Build a Bowtie2 index from the assembled contigs
This should be a familiar command by now. Trinity is going to leave you with a standard set of files in a Trinity-out-dir unless you specify otherwise or rename it. So your contigs will just be called Trinity.fasta and you could just call your index Trinity if you don’t have more than one run to keep track of.
bowtie2-build Trinity.fasta Trinity
Map reads to assembled transcriptome reference
bowtie2 -x Trinity -U CMCP6_1ASW.fastq -S CMCP6_1ASW.sam
bowtie2 -x Trinity -U CMCP6_2ASW.fastq -S CMCP6_2ASW.sam
etc. You should have one mapping for each of the four samples.
Cluster mapped reads and contigs with Corset
So, if Trinity is producing the reference transcriptome assembly and Bowtie2 is doing the read mapping, what is Corset doing? In a nutshell, again — transcriptome assembly produces contigs, but each contig may not uniquely represent a single transcript. Corset considers multiple samples and conditions, and clusters contigs and their associated reads to ensure that when mapped reads are counted up, apples are being compared to apples. It is somewhat analogous to the idea of clustering different sequence forms of genes and their associated ESTs to make UniGenes.
Corset runs on *.bam files, so prior to starting your run you need to convert them using samtools.
samtools view -S -b CMCP6_1ASW.sam > CMCP6_1ASW.bam
The Corset command line takes a list of groups (e.g. ASW vs. HS) and a list of filenames belonging to each group.
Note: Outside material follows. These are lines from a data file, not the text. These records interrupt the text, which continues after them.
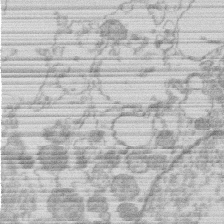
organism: Human
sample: Macrophage cells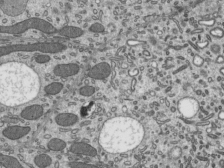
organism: Mouse
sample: Mouse epididymis efferent ductule cilia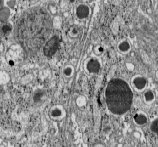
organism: C57BL Mouse
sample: Pancreatic islet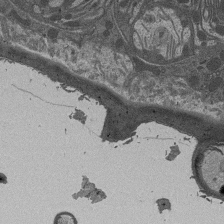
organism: Drosophila
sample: Antenna

So if you had just one replicate of each of two groups,
corset -g 1,2 -n ASW,HS CMCP6_1ASW.bam...etc.
Differential expression analysis
Once you have obtained your feature counts following each of these two methods, you’ll need to calculate differential expression between them. We’d like to do this using the R package EdgeR. We’ll get into how to do this next week.
Alternate approach: Tuxedo pipeline in Galaxy
If you don’t want to fool around with command line programs and RStudio (or you just want to try something different) I have an older tutorial about how to run the Tuxedo pipeline to get differential expression values in the Galaxy online workflow system. If you are hunting for some extra credit, you can try that pipeline out alongside these methods, and compare your top differentially expressed genes side by side.